Some people saw very clearly early on that Hitler meant to organize Germany for war and then to make Germany the most powerful country in Europe.  Sir Horace Rumbold, the British ambassador to Germany when Hitler came to power, and Winston Churchill, then a marginal politician, saw the situation with unusual clarity.  The French military intelligence service had him pegged right from the start.  For most other people, matters were not so clear. 

First of all, people believed that Germany had some legitimate grievances.  If you took Hitler to be a normal politician, then removing these grievances would end the problem.  Germany had been disarmed, but no one had been willing to make the first move to general disarmament.  If others would not disarm, then perhaps Germany would be satisfied with equality in armaments.  Nationalism said that all people who spoke the same language and had the same culture should belong to the same independent country.  Germans in Austria, the Sudetenland, and the Polish Corridor had been denied this right. 

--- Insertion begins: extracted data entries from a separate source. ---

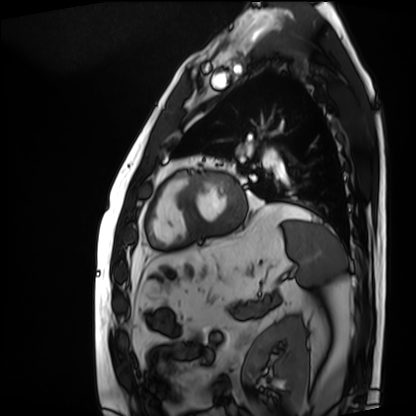
- modality: cardiac MRI
- subject group: patient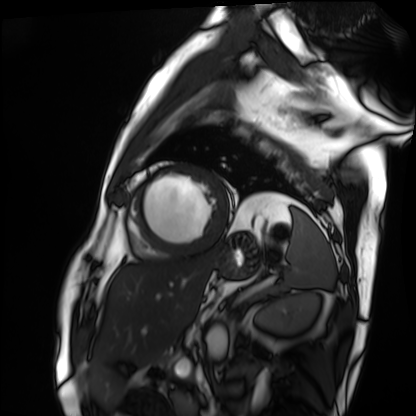
Q: What kind of scan is this?
A: Cardiac MRI.
Subject group: patient.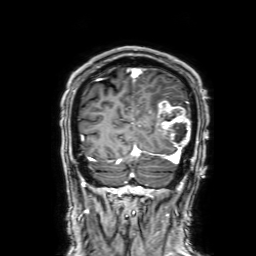
{"modality": {"type": "brain MRI", "field_strength": "3T"}, "study_topic": "ring-enhancing brain masses"}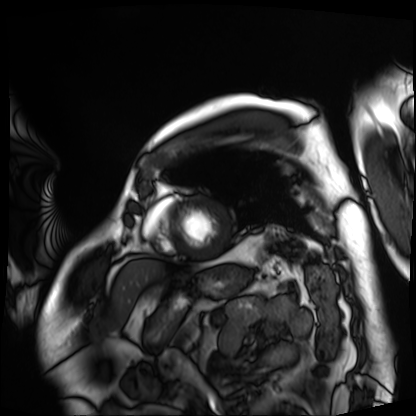
Cardiac MRI. Subject group: patient.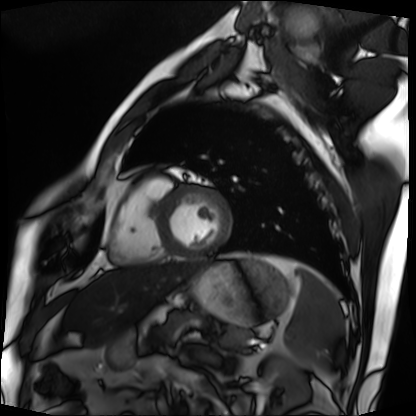
Cardiac MRI.
Subject group: patient.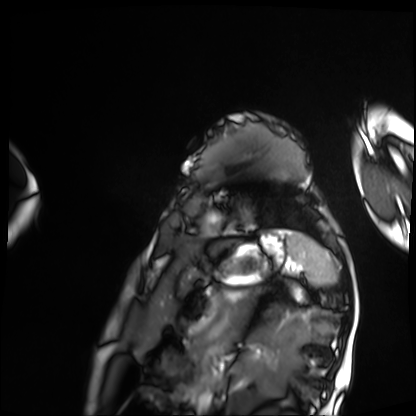
modality: cardiac MRI
cohort: patient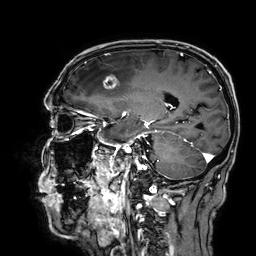
3 Tesla brain MRI. Series: 3D T1-weighted. Study: ring-enhancing brain masses.

Then, there was the question of who was really in charge in Berlin.  Most political parties had a left wing, a right wing, and a center.  Who was to say that Nazism was any different?  Probably there were “radical” or “extremist” Nazis, then there were “conservative” Nazis, and then there were “middle of the road” Nazis.  You might not be able to deal with the “radicals,” but surely you could work a deal with the “moderate” and “conservative” Nazis.  Furthermore, to which group did Hitler belong?  Finally, it took a while to understand the strength of Hitler’s grip on power.  The Nazis were only one force in German politics, so far as anyone could tell at first.  Would he Army, big business, all the traditional conservatives who had dominated German life since 1870 really allow Hitler to lead them into another, possibly disastrous, war?  Or would they overthrow him? 

For all these reasons it appeared sensible to seek a peaceful solution.  Of course, if Hitler actually did intend to munch away at the Versailles settlement by little bites only in order to make Germany strong enough to impose its will on every other country, as the dooms-sayers proclaimed, then Britain and France would have no choice but to fight to preserve their own independence.  Let’s hope it doesn’t come to that.